3.4 Electrical vs. thermal energy consumption

Figure 7 shows productivity–evacuation pressure isolines for different steam flow rates. The circle, square and triangle markers correspond to \({\hbox {CO}}_{2}\) production rates of \(1.9\times 10^{-5},\) \(2.2\times 10^{-5}\) and \(2.45\times 10^{-5}\) kg/h, respectively. The solid, dashed and dotted lines correspond to evacuation pressures of 30, 50, and 100 mbar, respectively. The colors of the markers represent the steam flow rate, as in Fig. 6.

This figure is a good illustration of the importance of the cycle design. By looking at the different curves at equal evacuation pressure, one can immediately notice that for low \({\hbox {CO}}_{2}\) production rates, such as \(1.9 \times 10^{-5}\) kg/h in the figure, it is favorable to operate at high evacuation pressures so as to reduce electrical energy consumptions. At constant levels of vacuum, the different steam purge flow rates result in an electrical–thermal energy trade-off. Higher steam flow rates indeed decrease the specific electrical energy consumption. However, this decrease is minimal with respect to the significant increase in the associated thermal energy consumption, suggesting that a steam purge might not be convenient. However, it is also clear that not all \({\hbox {CO}}_{2}\) production rates can be achieved at high \(p_{{\text {L}}},\) which is clearly indicated by the absence of the \(2.45 \times 10^{-5}\) kg/h productivity isoline at 100 mbar. Such a rate can be produced at lower evacuation pressures, as demonstrated by the triangle curves at 50 and 100 mbar. However, even at such low pressures, it is not possible to reach such production rate without steam (as indicated by the absence of the gray triangular markers). To increase \({\hbox {CO}}_{2}\) production, one must either decrease the evacuation pressure or increase the amount of steam purge.

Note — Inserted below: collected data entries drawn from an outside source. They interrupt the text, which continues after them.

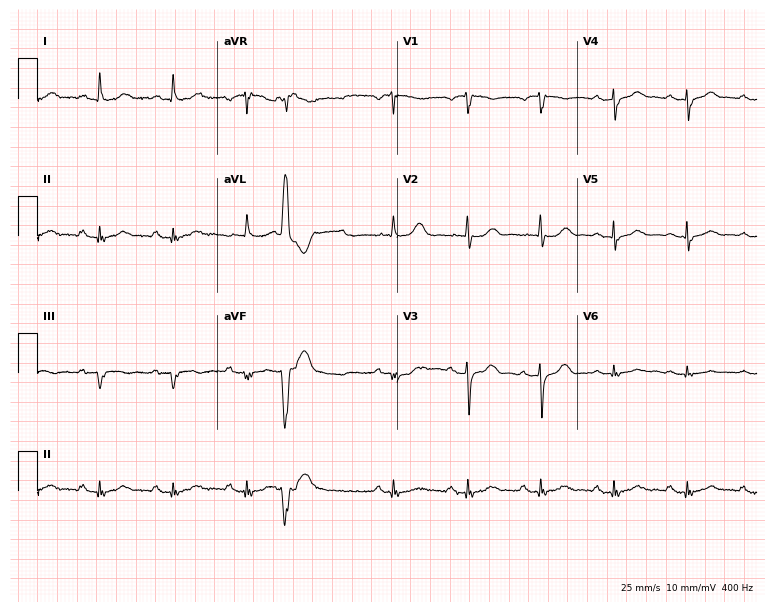
12-lead ECG from an 83-year-old female patient. Screened for six findings — first-degree AV block, right bundle branch block (RBBB), left bundle branch block (LBBB), sinus bradycardia, atrial fibrillation (AF), sinus tachycardia — none is recorded.
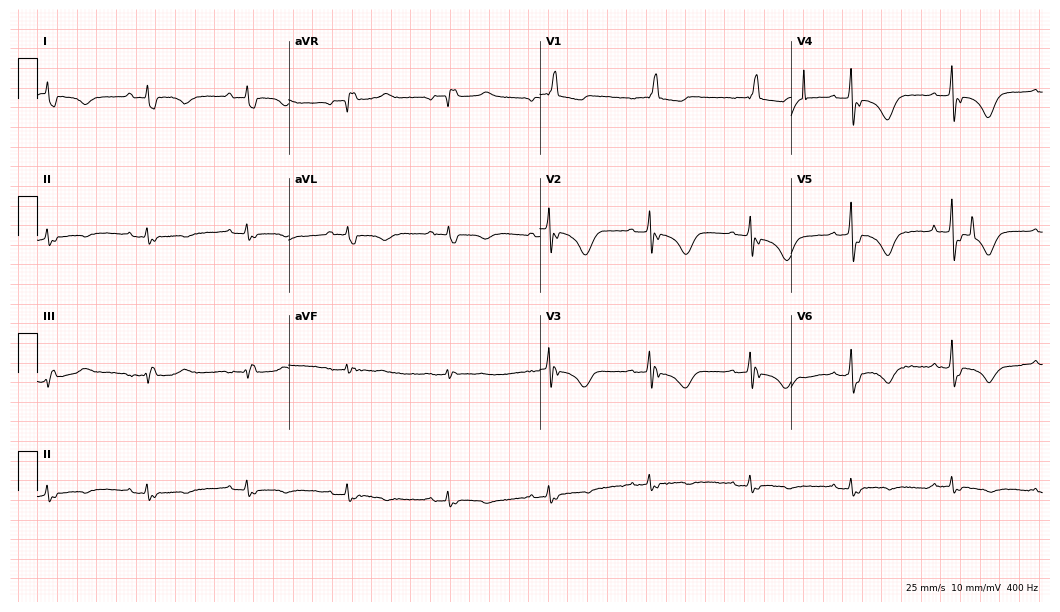
12-lead ECG (10.2-second recording at 400 Hz) from a male, 69 years old. Screened for six findings — first-degree AV block, right bundle branch block, left bundle branch block, sinus bradycardia, atrial fibrillation, sinus tachycardia — none is recorded.
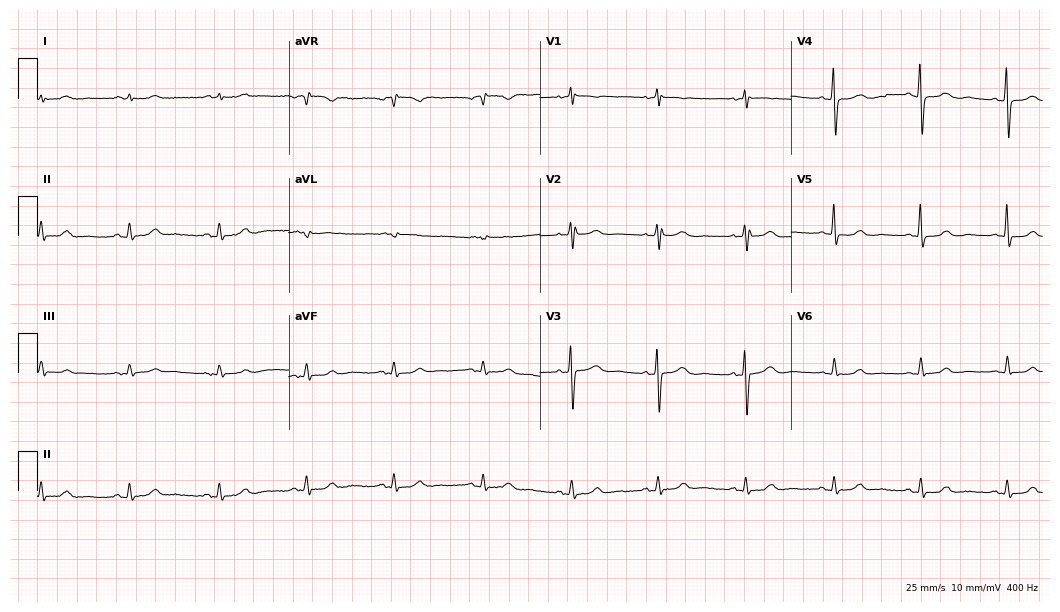
Standard 12-lead ECG recorded from a female, 74 years old (10.2-second recording at 400 Hz). Read as a normal ECG.
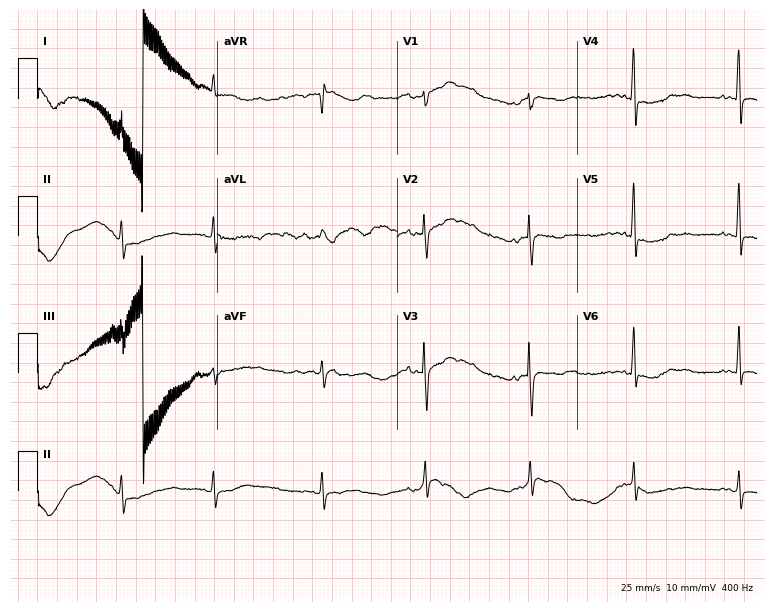
ECG — a male patient, 86 years old. Screened for six findings — first-degree AV block, right bundle branch block, left bundle branch block, sinus bradycardia, atrial fibrillation, sinus tachycardia — none is recorded.
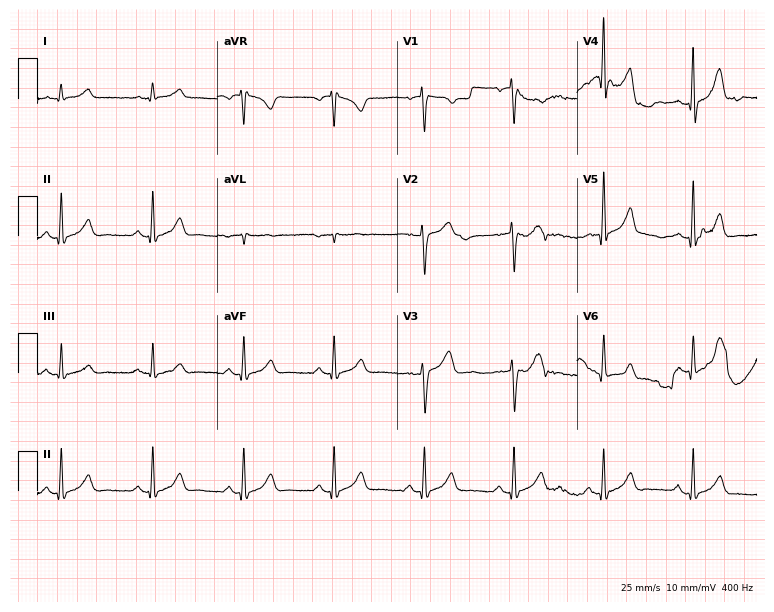
Standard 12-lead ECG recorded from a male patient, 35 years old. None of these six findings is recorded: first-degree AV block, right bundle branch block (RBBB), left bundle branch block (LBBB), sinus bradycardia, atrial fibrillation (AF), sinus tachycardia.
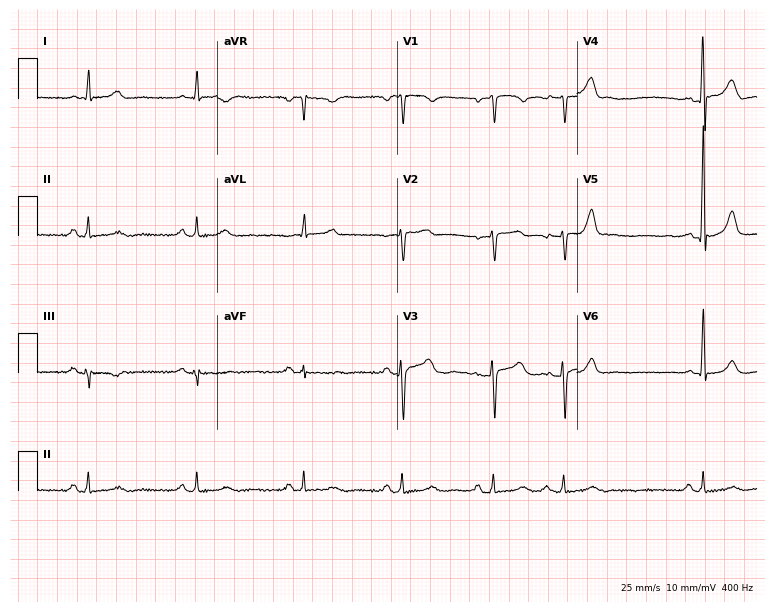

Steam could therefore become a valuable option, when low vacuums are not industrially feasible and when there is low-quality waste heat available. This is an important result because it shows how the availability and type of energy source highly influences how the optimal cycle is designed.

4 Conclusions

In this work, direct air capture via adsorption is studied through the design and analysis of two temperature-vacuum swing cycles. A novel way of describing the \({\hbox {CO}}_{2}{-}{\hbox {H}}_{2}{\hbox {O}}\) co-adsorption, a rigorous way of designing a cycle, and a parametric study on various operating conditions are presented.

It is well known, and our simulations confirm it, that direct air capture comes at the cost of a substantial energy penalty. Part of it (the larger fraction) is thermal energy for column regeneration, and part is electrical energy for air blowing and column evacuation. The trade-off between the two forms of energy is quantified by our model and well illustrated by the maps of Fig. 7. Results show how it is energetically favorable to operate at high evacuation pressures and low steam purge rates (or no steam at all) to obtain low \({\hbox {CO}}_{2}\) production rates. High \({\hbox {CO}}_{2}\) production can instead be achieved at deep vacuum levels or alternatively by increasing the steam purge; the choice will depend on the availability of power and heat.

In fact, where and how direct air capture is deployed will depend strongly on the absolute and relative availability of affordable and low-carbon power and heat, besides that of a permanent (storage) or temporary (utilization) \({\hbox {CO}}_{2}\) sink. The design of the direct air capture plant and of its cycle and operation will have to account for this. Therefore, the availability of a sound model and process simulator as presented here will be indispensable to quantify the trade-offs and realize an optimal design and operation, in terms of productivity and energy intensity.